K.get_value(m.opt.lr) => outputting always 1.0 in each loop, it doesnt change.
(each call to "get_updates" (train step, not test) should change it, however it doesnt)

any ideas anyone?

edit: just added opt.lr to outputs directly, still no change.

edit2: adding "self.lr = lr"
"after" the following statement in get_updates fixes this issue.
if self.initial_decay > 0:
lr = lr * (1. / (1. + self.decay * K.cast(self.iterations,K.dtype(self.decay))))

edit3: since i use tf as backend, probably it works ok as it builds up a graph, but some dependencies might not work as expected since opt.lr is not updated correctly.

Is this a bug?

what do i miss here?

@maulberto3
Copy link

maulberto3 commented Apr 22, 2019

Hi @bstriner, small question for you. Suppose I add another output head to your nn above, then what would need further adjustment?

It's just that I have a very similar nn, but as soon as I add an extra head (output) to it, then I get the An operation has None for gradient. Please make sure ... error.

Everything is working fine before adding the extra output.

Working code:

class NN():
...
def _build_nn(self):
        inputs = Input(shape=(self.obs_size,))
        x = Dense(units=self.hidden_units, activation='relu', use_bias=True, name='l2')(inputs)
        x = Dense(units=self.hidden_units, activation='relu', use_bias=True, name='l3')(x)
        actions_probs = Dense(units=self.n_actions, activation='softmax', use_bias=False, name='actions_probs')(x)
        self.nn = Model(inputs=inputs, outputs=[**actions_probs**])
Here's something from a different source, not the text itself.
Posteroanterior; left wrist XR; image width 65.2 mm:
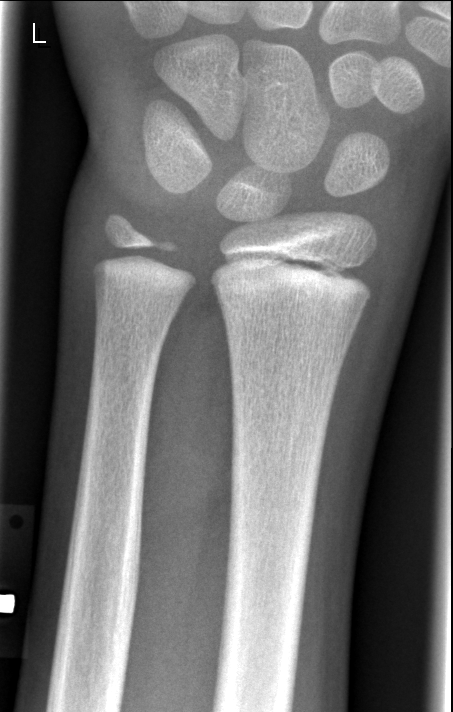
• No fracture labeled.

    def _build_train(self):
        **actions_probs** = self.nn.output
        actions_1hot = K.placeholder(shape=(None, self.n_actions), name='actions_1hot')
        actions_scales = K.placeholder(shape=(None,), name='actions_scales')
        actions_probs = K.sum(actions_probs * actions_1hot, axis=1)
        log_actions_probs = K.log(actions_probs)
        policy_loss = -1 * actions_scales * log_actions_probs
        policy_loss = K.mean(policy_loss)
        entropy = K.mean(-(actions_probs * log_actions_probs))
        entropy_loss = -ENTROPY_BETA * entropy
        loss = policy_loss + entropy_loss
        optim = SGD(lr=LR, decay=1e-6, momentum=0.9, nesterov=True)
        updates = optim.get_updates(params=self.nn.trainable_weights, loss=loss)
        self.custom_train = K.function(inputs=[self.nn.input, actions_1hot, actions_scales], outputs=[loss], updates=updates)

Not-working code:

def _build_nn(self):
        inputs = Input(shape=(self.obs_size,))
        x = Dense(units=self.hidden_units, activation='relu', use_bias=True, name='l2')(inputs)
        x = Dense(units=self.hidden_units, activation='relu', use_bias=True, name='l3')(x)
        actions_probs = Dense(units=self.n_actions, activation='softmax', use_bias=False, name='actions_probs')(x)
        **extra_head** = Dense(units=1, activation='linear', use_bias=False, name='extra_head')(x)
        self.nn = Model(inputs=inputs, outputs=[**actions_probs, extra_head**])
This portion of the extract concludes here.